序章二:“真人跟照片绝不一样”
【三】
外国明信片上的慈禧太后,1901年。
然而,与我们的印象大相径庭,在当时人眼里,慈禧却是另外一种形象。曾经为她画像的美国女画师凯瑟琳·卡尔(Katharine Carl)回国后写了一本书,叫With The Empress Dowager of China,直译《与中国皇太后》,紫禁城出版社2009年出版时,改名为《美国女画师的清宫回忆》。在这本书中,1903年慈禧太后呈现出这样一副面貌:
“太后身材匀称,手形纤细优美且保养甚好。面貌端正,耳部轮廓极佳。黑发如漆,整齐光滑地梳成十分别致的发型。宽宽的额头,弯弯的眉毛,眼睛明亮有神,目光极具穿透力。鼻梁高而直,是中国人所称的‘贵人’鼻形。上唇的线条坚毅果断,大而美的口型极富动感,微笑时露出洁白的牙齿,下颌较为宽大而又不带任何夸张。所有这些,都显得魅力十足。假如我事先不知道她已将近69岁,一定会认为这是一位善于保养的40岁左右的中年妇人……加上服装、饰品的色彩搭配得十分谐调,更显得容光焕发,顾盼生辉。同时,太后又是一个观察能力敏锐、富有见地的人,因此气度非凡,有着很强的人格魅力。”[注6.]
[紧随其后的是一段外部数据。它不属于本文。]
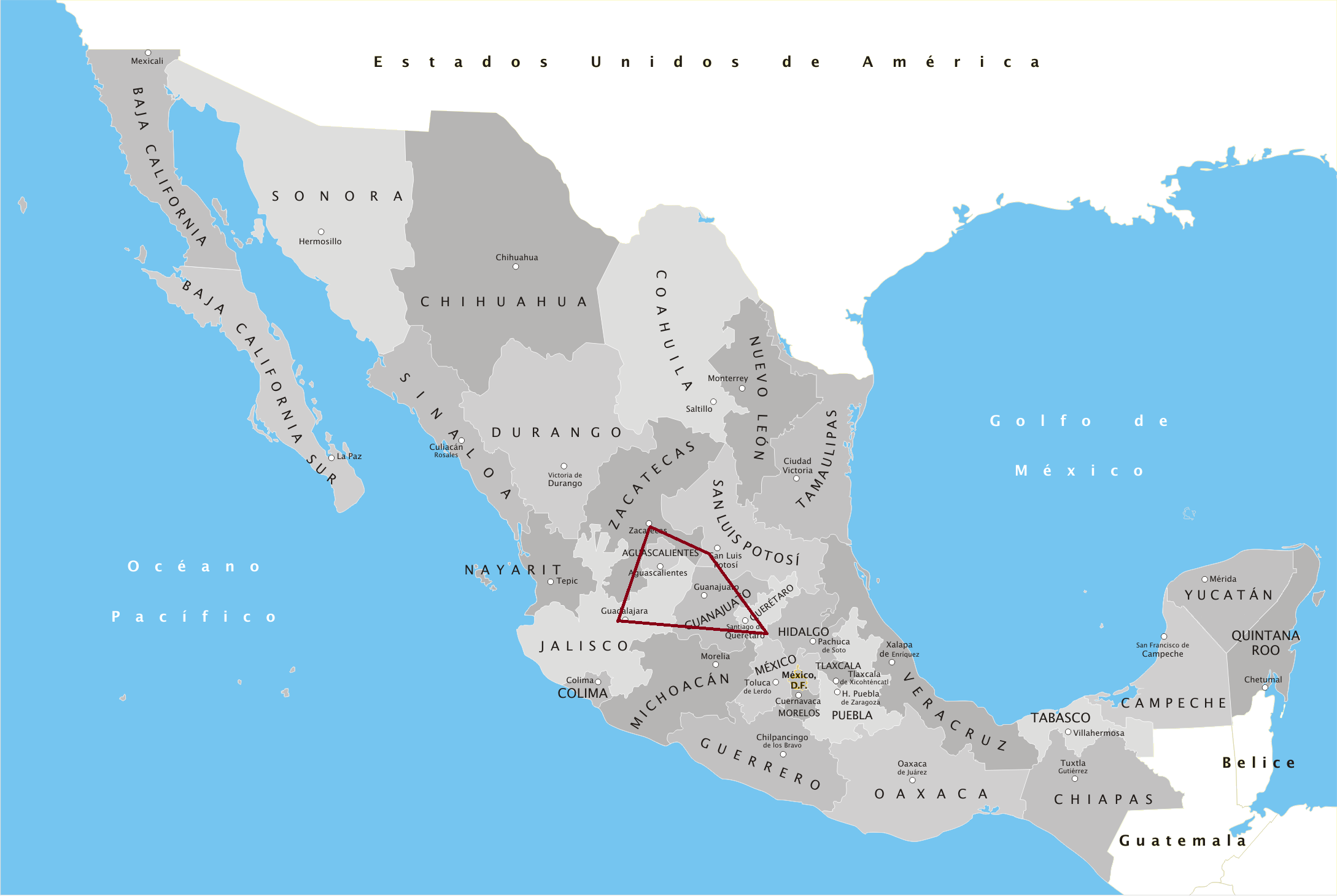 Ubicación aproximada del Bajío

无独有偶,1905年为慈禧画像的另一位美国画家华士·胡博(Hober Vos)也在信中这样形容她的外貌:“太后的仪容将我深深地吸引住。我曾见过她的一帧照片,是北京一名日籍摄影师所拍。这照片曾送给欧洲各国政府驻北京大使,后来被禁止流通。我从年青的荷兰大使希斯特(Jonkheer Van Citters)那里借来看过,对太后的印象也只限于此。现在才发现真人跟照片绝不一样。她坐得笔直,显出坚强的意志,连皱纹也带着深意似的,眉宇间充满着仁爱和对美的追求。”
那一年50岁的胡博甚至说:“我对她可谓一见钟情。”[注7.]
上述文字出自两位美国画家,写下它们时,两位画家都已经回国,因此,他们的文字,比起精通阿谀奉承的朝廷官员,可信性强得多。其中最震撼我的一句是:“真人跟照片绝不一样。”
【四】
照片号称是对世界最精确的复制,但照片与客观世界的最大不同,在于它有边框,而边框本身,就使裁取成为一种权力,也使摄影者对世界的表述有了主观的可能。而摄影者的构思、光线(专业摄影师时常为了拍摄一幅画面而长时间地等待光线),无疑又加强了这样的主观因素,从而构成了摄影者对现实世界的干预,甚至篡改。
因此,照片在呈现一部分真相的同时,也在遮蔽另一部分真相。苏珊·桑塔格说:“摄影暗示,如果我们按摄影所记录的世界来接受世界,则我们就理解世界。但这恰恰是理解的反面,因为理解始于不把表面上的世界当作世界来接受”。
她甚至决然地指出,“我们永远无法从一张照片理解任何事情。”布莱希特曾说,一张有关克虏伯工厂的照片,实际上没有暴露有关该组织的任何情况。就此,苏珊·桑塔格说:“理解与爱恋相反,爱恋关系侧重外表,理解侧重实际运作。而实际运作在时间里发生,因而必须在时间里解释。只有叙述的东西才能使我们理解。”[注8.]
照片无疑是重要的,但它的权威性,必须得到其他证据的辅助,或者说,需要以其他证据,与照片形成互证。假如以照片为孤证,则是危险的。就像一个人,当他还在人世,他在现实中的形象会给照片提供一个参照系,他的气息、个性、言语、行为,实际上构成了对一个人的整体性,在这样的一个整体性内(相当于得到了其他辅助证据),即使照片有所失真,看照片的人也会根据对他的现实形象做出自动校正。而当他死去,情况不一样了,参照系消失了,他的气息、秉性、言语、行为全都消失了,照片就成了孤证,偶然或者局部,就可能被我们认定为永恒和全部。